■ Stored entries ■
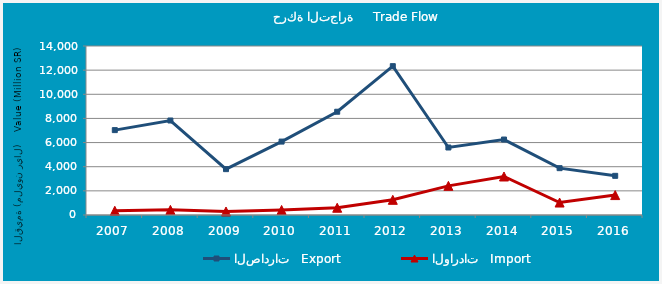
| Category | الصادرات   Export | الواردات   Import |
|---|---|---|
| 2007.0 | 7031.991 | 350.957 |
| 2008.0 | 7827.228 | 425.693 |
| 2009.0 | 3798.529 | 289.976 |
| 2010.0 | 6081.963 | 417.857 |
| 2011.0 | 8554.541 | 601.297 |
| 2012.0 | 12330.641 | 1258.086 |
| 2013.0 | 5591.189 | 2413.286 |
| 2014.0 | 6250.692 | 3189.394 |
| 2015.0 | 3879.453 | 1031.725 |
| 2016.0 | 3244.02 | 1649.496 |
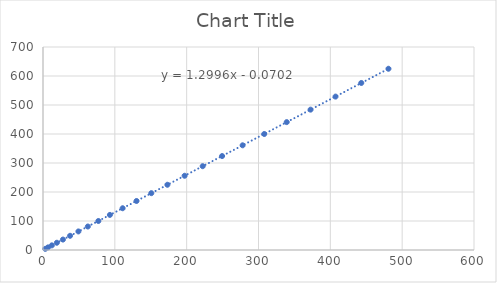
| Category | Series 0 |
|---|---|
| 3.0976 | 4 |
| 6.9696 | 9 |
| 12.3201 | 16 |
| 19.2721 | 25 |
| 27.7729 | 36 |
| 37.6996 | 49 |
| 49.2804 | 64 |
| 62.41 | 81 |
| 77.0884 | 100 |
| 93.1225 | 121 |
| 110.8809 | 144 |
| 130.1881 | 169 |
| 150.7984 | 196 |
| 173.1856 | 225 |
| 197.1216 | 256 |
| 222.3081 | 289 |
| 249.3241 | 324 |
| 277.8889 | 361 |
| 308.0025 | 400 |
| 339.2964000000001 | 441 |
| 372.49 | 484 |
| 407.2324 | 529 |
| 443.1025 | 576 |
| 480.9249 | 625 |
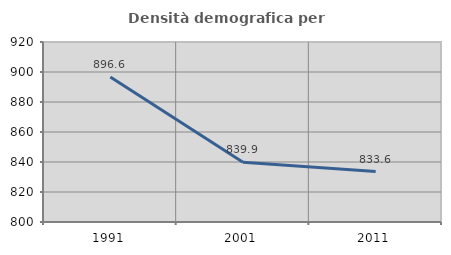
| Category | Densità demografica |
|---|---|
| 1991.0 | 896.6 |
| 2001.0 | 839.862 |
| 2011.0 | 833.647 |
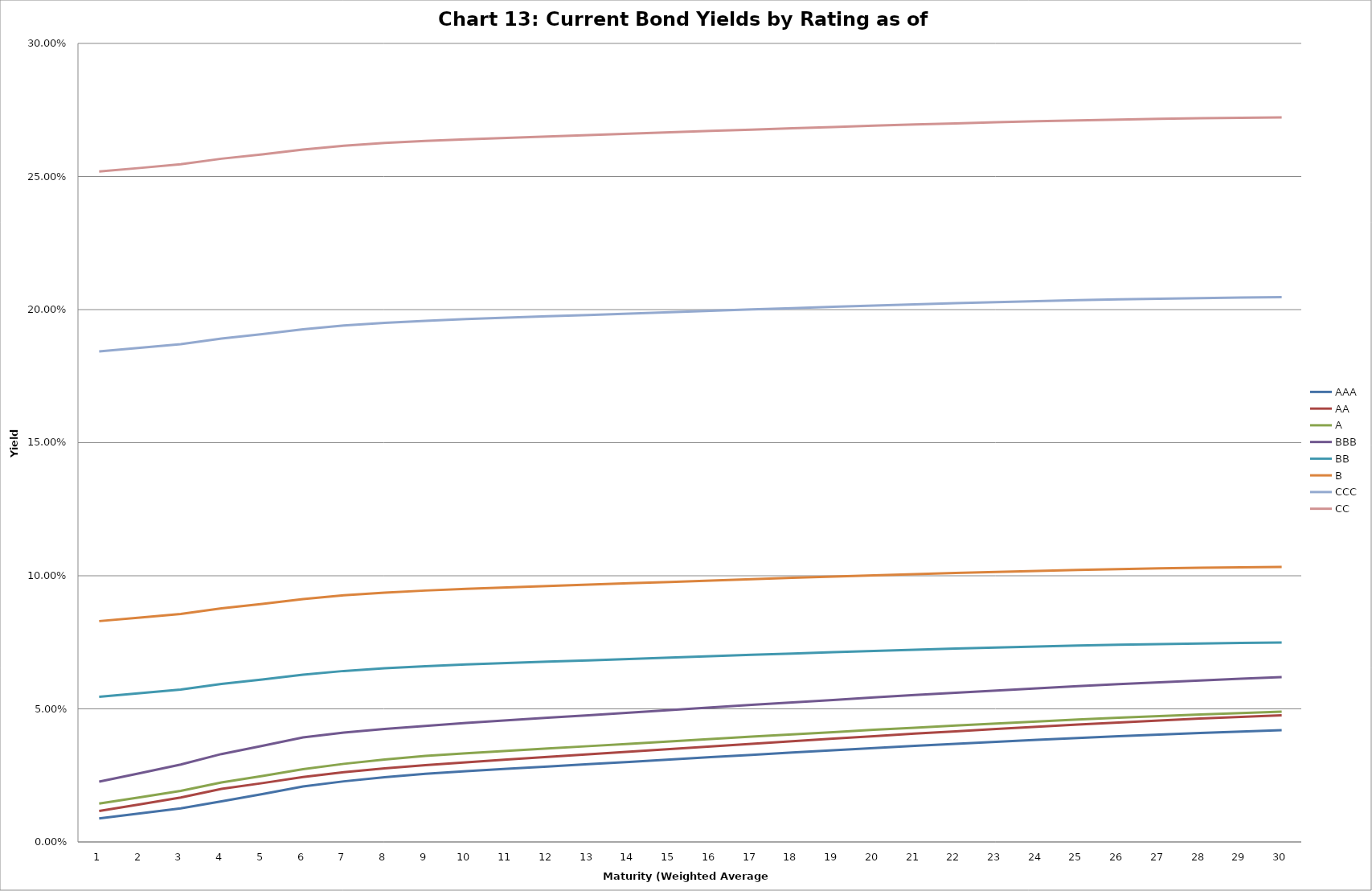
| Category | AAA | AA | A | BBB | BB | B | CCC | CC |
|---|---|---|---|---|---|---|---|---|
| 0 | 0.009 | 0.012 | 0.014 | 0.023 | 0.055 | 0.083 | 0.184 | 0.252 |
| 1 | 0.011 | 0.014 | 0.017 | 0.026 | 0.056 | 0.084 | 0.186 | 0.253 |
| 2 | 0.013 | 0.017 | 0.019 | 0.029 | 0.057 | 0.086 | 0.187 | 0.255 |
| 3 | 0.015 | 0.02 | 0.022 | 0.033 | 0.059 | 0.088 | 0.189 | 0.257 |
| 4 | 0.018 | 0.022 | 0.025 | 0.036 | 0.061 | 0.089 | 0.191 | 0.258 |
| 5 | 0.021 | 0.024 | 0.027 | 0.039 | 0.063 | 0.091 | 0.193 | 0.26 |
| 6 | 0.023 | 0.026 | 0.029 | 0.041 | 0.064 | 0.093 | 0.194 | 0.262 |
| 7 | 0.024 | 0.028 | 0.031 | 0.042 | 0.065 | 0.094 | 0.195 | 0.263 |
| 8 | 0.026 | 0.029 | 0.032 | 0.044 | 0.066 | 0.094 | 0.196 | 0.263 |
| 9 | 0.027 | 0.03 | 0.033 | 0.045 | 0.067 | 0.095 | 0.196 | 0.264 |
| 10 | 0.027 | 0.031 | 0.034 | 0.046 | 0.067 | 0.096 | 0.197 | 0.265 |
| 11 | 0.028 | 0.032 | 0.035 | 0.047 | 0.068 | 0.096 | 0.197 | 0.265 |
| 12 | 0.029 | 0.033 | 0.036 | 0.048 | 0.068 | 0.097 | 0.198 | 0.266 |
| 13 | 0.03 | 0.034 | 0.037 | 0.049 | 0.069 | 0.097 | 0.199 | 0.266 |
| 14 | 0.031 | 0.035 | 0.038 | 0.05 | 0.069 | 0.098 | 0.199 | 0.267 |
| 15 | 0.032 | 0.036 | 0.039 | 0.051 | 0.07 | 0.098 | 0.2 | 0.267 |
| 16 | 0.033 | 0.037 | 0.04 | 0.051 | 0.07 | 0.099 | 0.2 | 0.268 |
| 17 | 0.034 | 0.038 | 0.04 | 0.052 | 0.071 | 0.099 | 0.201 | 0.268 |
| 18 | 0.034 | 0.039 | 0.041 | 0.053 | 0.071 | 0.1 | 0.201 | 0.269 |
| 19 | 0.035 | 0.04 | 0.042 | 0.054 | 0.072 | 0.1 | 0.202 | 0.269 |
| 20 | 0.036 | 0.041 | 0.043 | 0.055 | 0.072 | 0.101 | 0.202 | 0.27 |
| 21 | 0.037 | 0.042 | 0.044 | 0.056 | 0.073 | 0.101 | 0.202 | 0.27 |
| 22 | 0.038 | 0.042 | 0.045 | 0.057 | 0.073 | 0.101 | 0.203 | 0.27 |
| 23 | 0.038 | 0.043 | 0.045 | 0.058 | 0.073 | 0.102 | 0.203 | 0.271 |
| 24 | 0.039 | 0.044 | 0.046 | 0.059 | 0.074 | 0.102 | 0.204 | 0.271 |
| 25 | 0.04 | 0.045 | 0.047 | 0.059 | 0.074 | 0.102 | 0.204 | 0.271 |
| 26 | 0.04 | 0.046 | 0.047 | 0.06 | 0.074 | 0.103 | 0.204 | 0.272 |
| 27 | 0.041 | 0.046 | 0.048 | 0.061 | 0.075 | 0.103 | 0.204 | 0.272 |
| 28 | 0.041 | 0.047 | 0.048 | 0.061 | 0.075 | 0.103 | 0.205 | 0.272 |
| 29 | 0.042 | 0.048 | 0.049 | 0.062 | 0.075 | 0.103 | 0.205 | 0.272 |

■ Exercise objective ■
Among the lines of the data, identify those with the word "Category". Copy each of them.

■ Written answer ■
| Category | الصادرات   Export | الواردات   Import |
| Category | Series 0 |
| Category | Densità demografica |
| Category | AAA | AA | A | BBB | BB | B | CCC | CC |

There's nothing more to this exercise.